Mount Cameroon is the southernmost volcano on the continental extent of the line and has erupted within recent years. There are no sedimentary rocks in central Cameroon and they are only present in the north and south. With tectonic activity in the Cenozoic related to the opening of the Atlantic Ocean, the Douala and Rio-del-Rey basins formed a continuous sedimentary basin from Nigeria to southern Cameroon until the Miocene.

Some of the youngest sediments in Cameroon are located in the Lake Chad basin, dating to the past 2.5 million years of the Quaternary. Even more recent Holocene sediments cover much of the landscape, forming soils and alluvial material in rivers.

==Structural geology and tectonics==
The CAMZ is divided by the Foumban Shear Zone. The Douala Basin is defined by northeast-southwest strike-slip faults and was divided from the Rio-del-Rey basin by volcanic activity. The Cameroon Volcanic Line formed along the preexisting Central African Shear Zone, which cuts through the Adamawa Uplift. The Benue Trough is a major tectonic feature in the north of Cameroon.

==Hydrogeology==
Virtually all groundwater in much of Cameroon is sourced from a combination of thin layers of unconsolidated alluvium, laterite soils and underlying fractured Precambrian crystalline basement rock, between eight and 20 meters thick. Small springs, including some thermal springs are found in the fractured bedrock around volcanoes.

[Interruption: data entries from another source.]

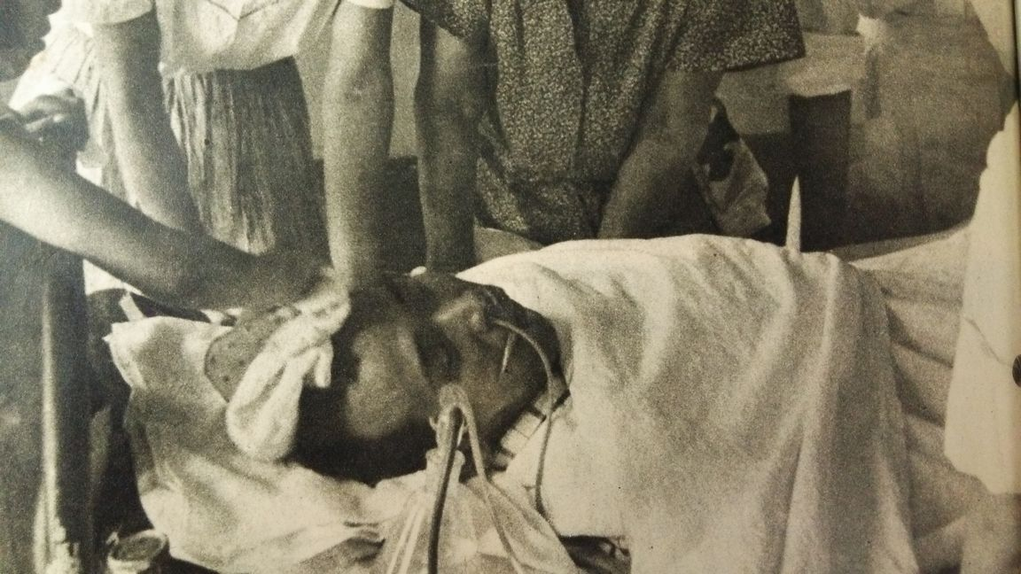 第五福竜丸無線長、久保山愛吉（死の直前）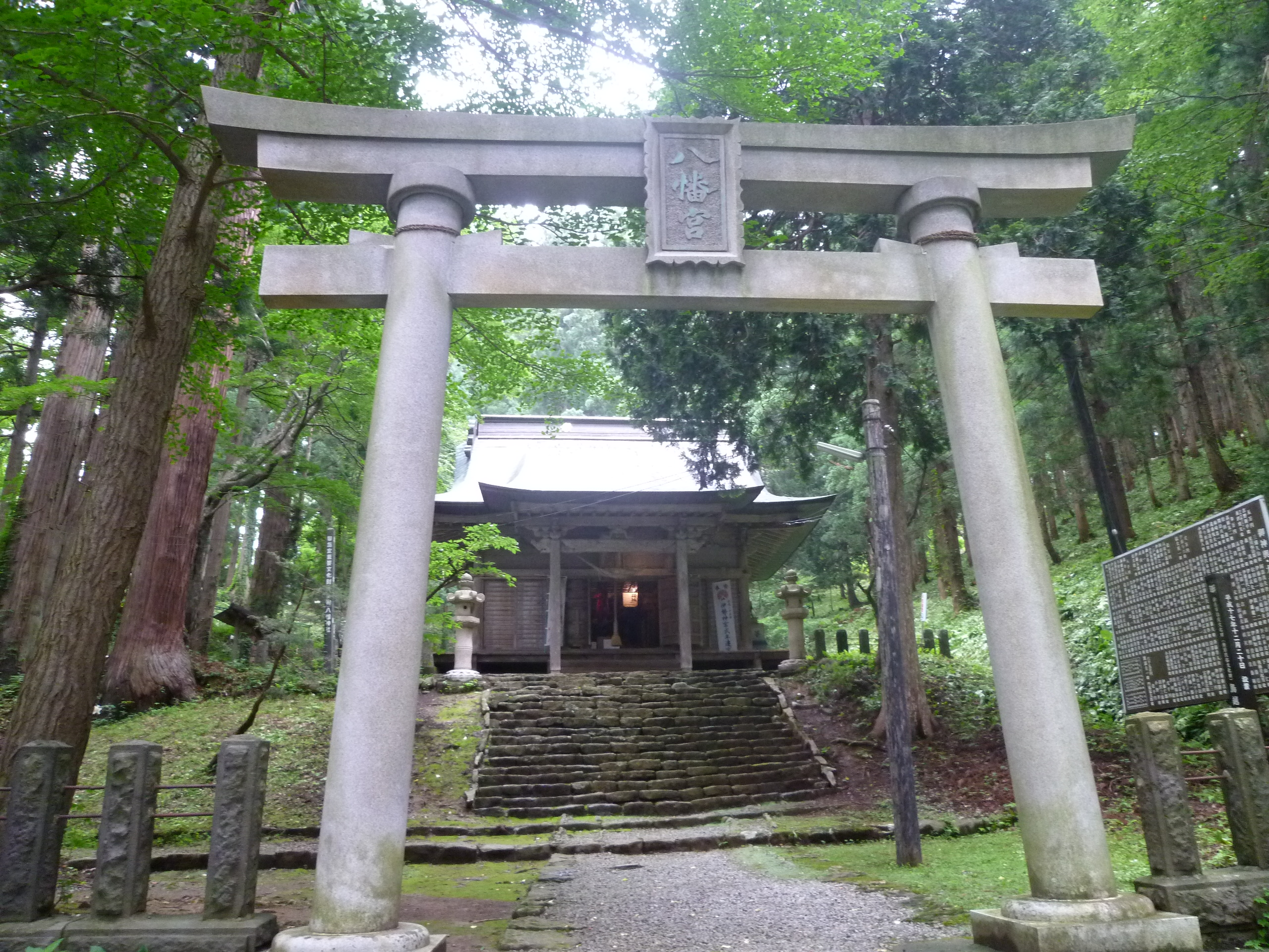 鳥越八幡神社。 山形県新庄市鳥越に所在。 国指定重要文化財。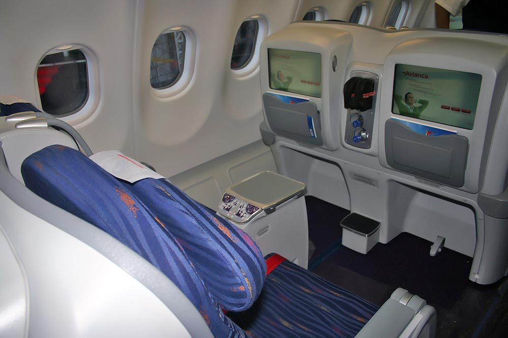 Vista de la cabina en la Clase Ejecutiva (Business Class) en los Airbus A330 de Avianca.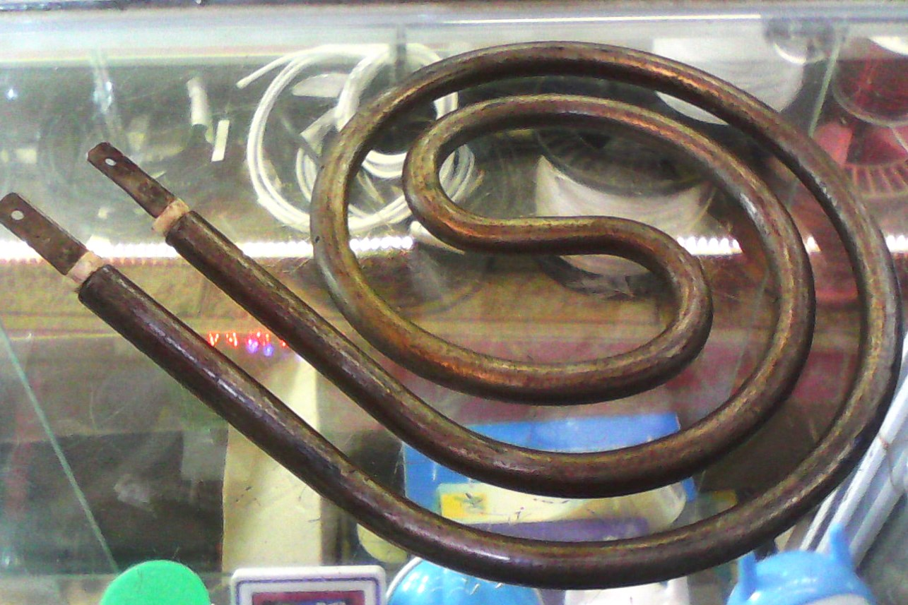 Трубчатый электронагреватель (ТЭН) электроплиты спиральный двухконцевыми выводами. Регулирование мощности реостатное на переключателе.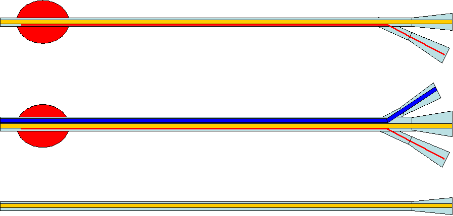 Selbst erstellte Grafik zur schematischen Darstellung von transurethralen Kathetern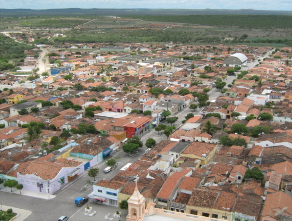 Centro de Pocinhos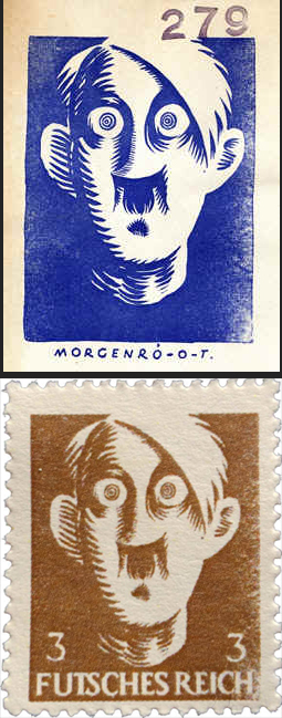 Von der OSS hergestellter Propagandaaufkleber, der eine Karikatur Hitlers zeigt. Dazu eine Briefmarken-Fälschung unbekannter Natur.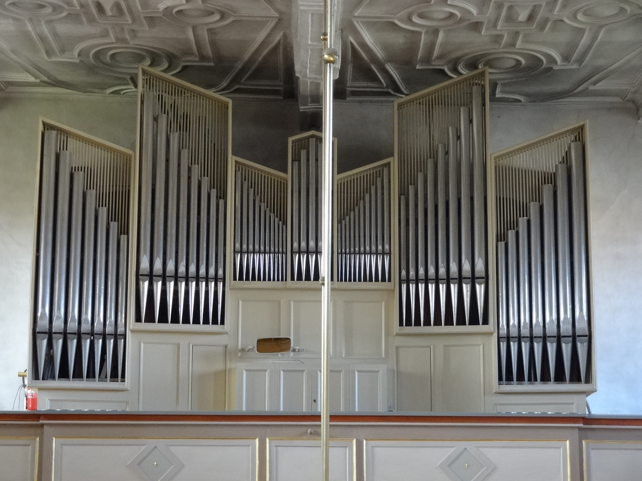 Evangelische Stadtkirche Hungen Orgel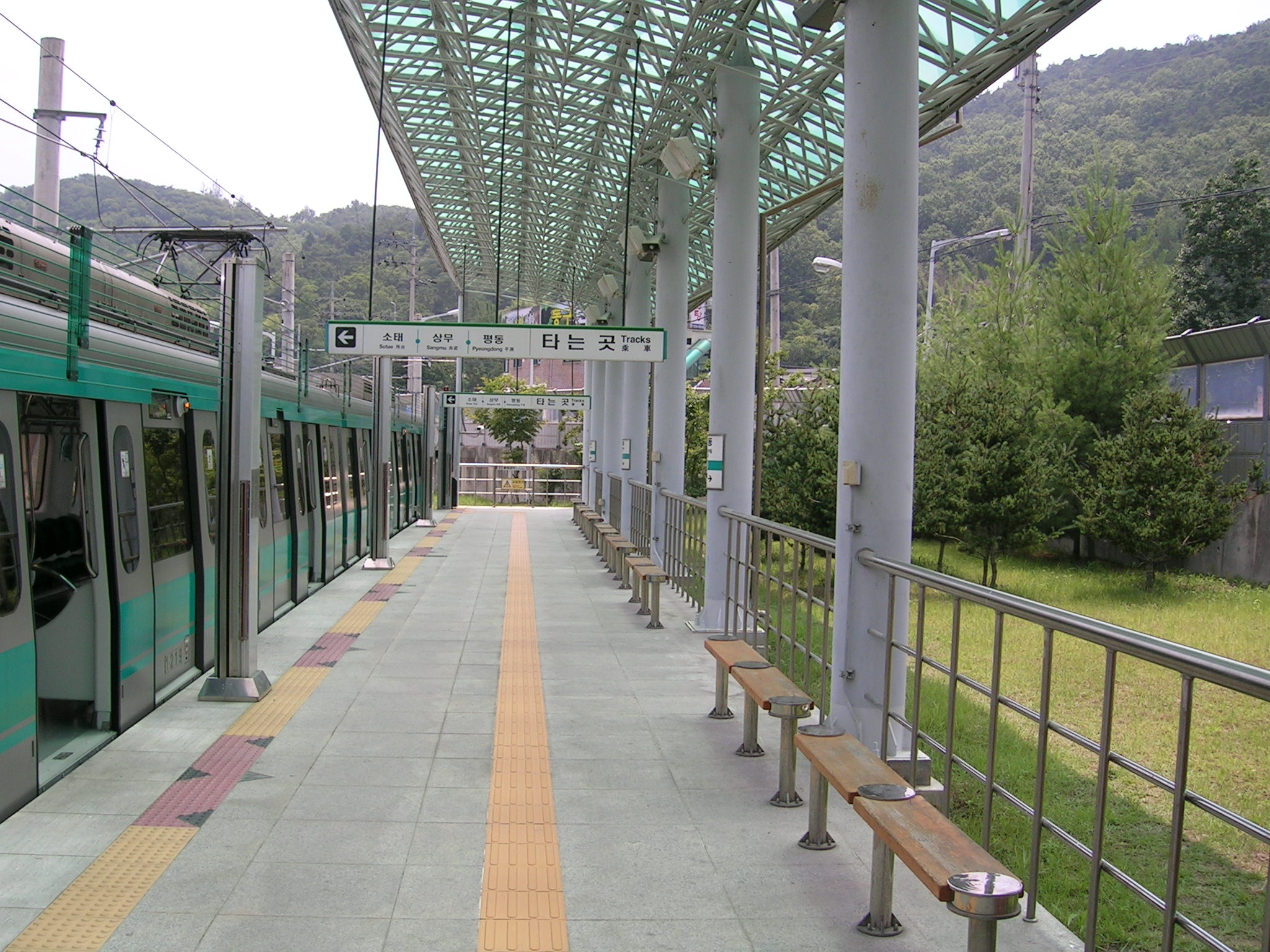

Cenozoic sediments from the Pliocene and the Quaternary form a key aquifer in the Douala Basin. During the dry season, the water table sometimes falls resulting in seawater intrusion. The Garoua Basin and Lake Chad Basin Aquifer are also important water supplies, often with Cretaceous sandstones at the base.

==Natural hazards==
Mount Cameroon is the only active volcano in the country, but has erupted frequently in recent history, including seven times in the 20th century destroying plantations and parts of the surrounding landscape in 1909, 1922, 1959, 1982, 1999 and 2000. Cameroon has very active and dangerous crater lakes that accumulate and periodically release carbon dioxide causing the mass death during the Lake Nyos disaster in 1986, which killed 1700 people, as well as the deadly 1984 release at Lake Mounoun which killed 37.

==Natural resource geology==
Artisanal mining has targeted alluvial diamonds in the Series de Carnot, a group of river and lake formations from the Cretaceous along the border with the Central African Republic. Gold is common across the country in crystalline basement rock, particularly in the east.

There is a small cassiterite deposit at Mayo Darle in northwest Cameroon, nickel and cobalt near Lomie and rutile that was mined until 1957 near Yaounde. Cameroon has two large bauxite deposits in Ngaoundal and the Minim-Martap Complex I in the south, along with Fongo-Tongo in the west. Iron ore, with an iron concentration between 30 and 40% are situated near Mbalam in the southwest and at Kribi on the coast. Local cement plants exploit limestone deposits at Figuil and there is some marble close to Bidzar in the north. The Djoungo quarry extracts pozzolana.

Cameroon has small oil and gas reserves, extracted near Victoria on the north coast, as well as offshore on the Mokoko-Abana Oilfield.